Diameter didalam sekitar 21-27 mm, panjang 10-16 c, ada sekitar 15-20 cincin tulang

rawan berbentuk C tidak lengkap, yang melindung trakea dan menjaga jalan nafas.

Otot-otot trakea yang terhubung ke cincin lengkap dan kontrak saat batuk, yang

mengurangi ukuran lumen trakea untuk meningkatkan aliran udara.

b. Bronkus dan bronkiolus

Trakea bercabang menjadi bronkus utama kanan dan kiri. Bronkus kanan lebih

pendek, lebar, dan lebih vertical daripada kiri. Bronkus kiri lebih panjang dan langsing

dari yang kanan , dan berjalan dibawah artei pulmonalis sebelum di belah menjadi

beberapa cabang yang berjalan ke lobus atas dan bawah. Bronkiolus membentuk

percabangan bronkiolus terminalis , yang tidak mempunyai kelenjar lendir dan silia.

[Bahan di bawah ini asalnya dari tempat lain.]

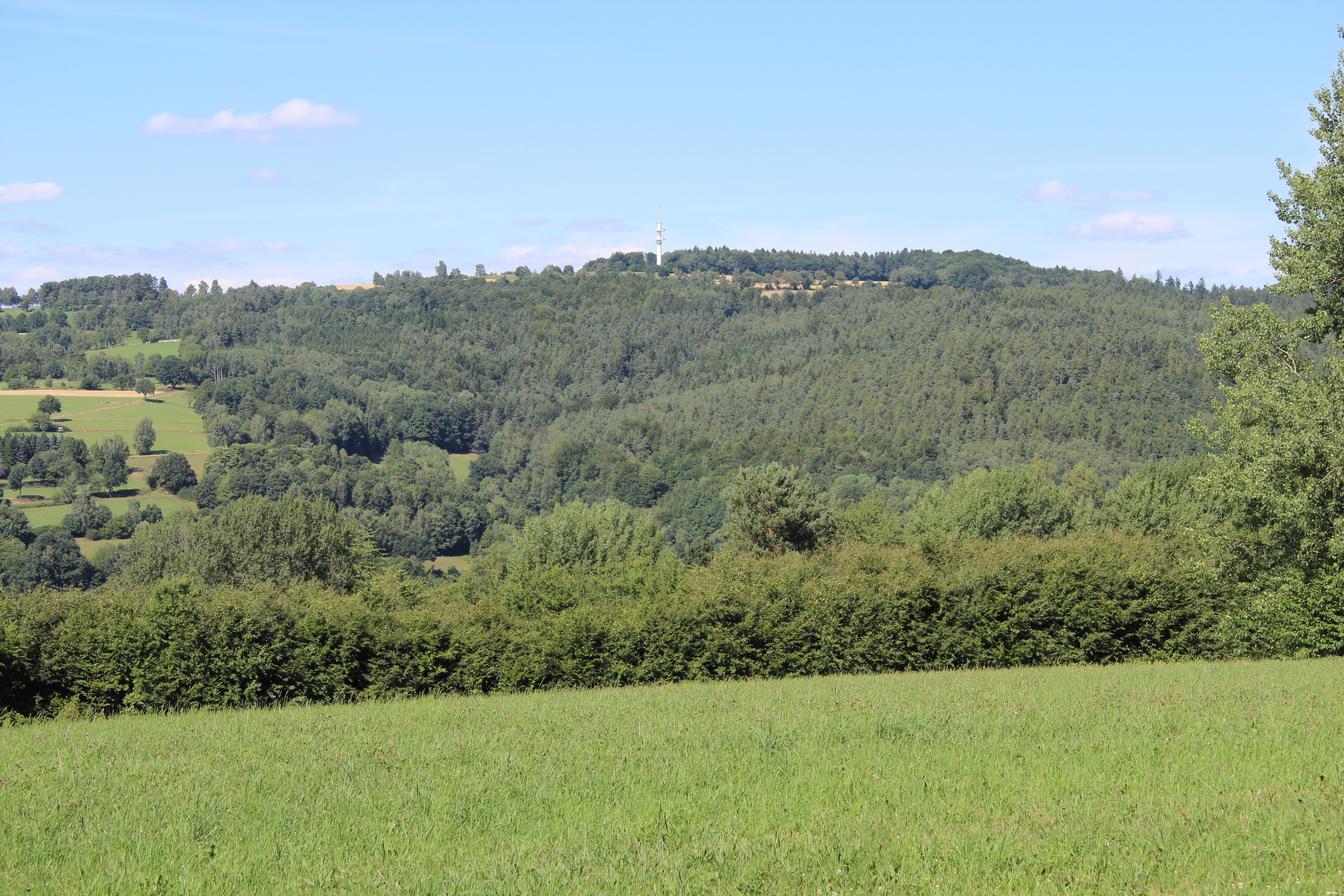 Blick vom Horstberg zwischen Gichenbach und Hettenhausen zum Heidküppel, Milseburger Kuppenrhön, Landkreis Fulda, Hessen

Bronkiolus terminalis ini kemudian menjadi bronkiolus respiratori yang di anggap


menjadi saluran tradisional antara jalan udara transisional antara jalan udara konduksi

dan jalan udara pertukaran gas.

c. Pulmo (paru)

Pulmo (paru) adalah organ utama dalam sistem pernafasan, merupakan salah satu

organ sistem pernafasan yang berada di dalam kantong yang dibentuk oleh pleura

parietalis dan pleura viseralis. Kedua paru sangat lunak, elastis dan berada dalam

rongga torak. Sifatnya ringan dan terapung di dalam air (Muttaqin, 2012).